It would be a million times better if they use the opportunity to search their souls, do whatever is possible and give whatever they can to ease the pervasive wretchedness in the world that so strangely coexists with confounding degrees of affluence.
We feel we cannot speak as much about the intervention the outside world could chip in with as we think we should say about how we believe Tanzanians can and ought to contribute to efforts to pull the sting of despondency and grief out of the lives of the millions of our people who make do with less than 1,000/- a day.
It would be neither fair nor correct to discount suggestions that huge numbers of comprehensive academic and professional studies have been made on the causes and effects of mass poverty, some of the research work being by development experts of international repute.

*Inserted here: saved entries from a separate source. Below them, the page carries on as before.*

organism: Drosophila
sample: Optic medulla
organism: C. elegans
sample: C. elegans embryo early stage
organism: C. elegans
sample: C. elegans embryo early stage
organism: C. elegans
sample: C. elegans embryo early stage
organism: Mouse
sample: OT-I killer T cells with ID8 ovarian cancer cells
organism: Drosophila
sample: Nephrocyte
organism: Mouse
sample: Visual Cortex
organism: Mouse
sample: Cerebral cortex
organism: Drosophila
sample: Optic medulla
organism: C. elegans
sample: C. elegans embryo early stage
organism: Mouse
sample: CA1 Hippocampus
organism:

It would likewise be the height of cynicism not to appreciate the positive impact of the official and non-official as well as formal and non - formal measures taken over the years to make the lives of our people increasingly better.
But considering the massive financial and other assistance that all manner of local and international institutions and other donors have been extending to our country specifically to enhance its capacity to tackle poverty, one is tempted to believe that the impact should have been much greater.

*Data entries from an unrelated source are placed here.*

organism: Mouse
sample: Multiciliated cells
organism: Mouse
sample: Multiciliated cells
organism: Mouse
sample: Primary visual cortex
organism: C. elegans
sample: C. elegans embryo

In like manner, Tanzania is blessed with so many governmental and non-governmental organisations both local and international with the thrust of their activities officially on alleviating poverty that one is baffled seeing poverty still wreaking as much havoc on our people as ever before.
A 2000 booklet entitled `Directory of Sources of Support to the Poor in Tanzania` published by the Vice President's Office with support from the United Nations Development Programme showed that the country had over 800 organisations, associations, societies, agencies and various other institutions officially set up to help free needy Tanzanians from the shame of grinding poverty.
There was quantifiable evidence that many of these institutions had lived up to popular expectation, and they included big and small names alike such as Tanzania Social Action Trust Fund, World Vision Tanzania, Lions Clubs, Dogodogo Centre, Girls` Secondary School Education Support Programme, GOIG (Getting Old is Growing), and a string of others caring for AIDS victims - not to forget the government and its various agencies.
Yet the war against poverty is far from being won, and there are pockets of poverty where things are worsening.
There is therefore an urgent need for all players to put their heads together as frequently and regularly as appropriate and agree on better ways to advance. Miracles can still happen.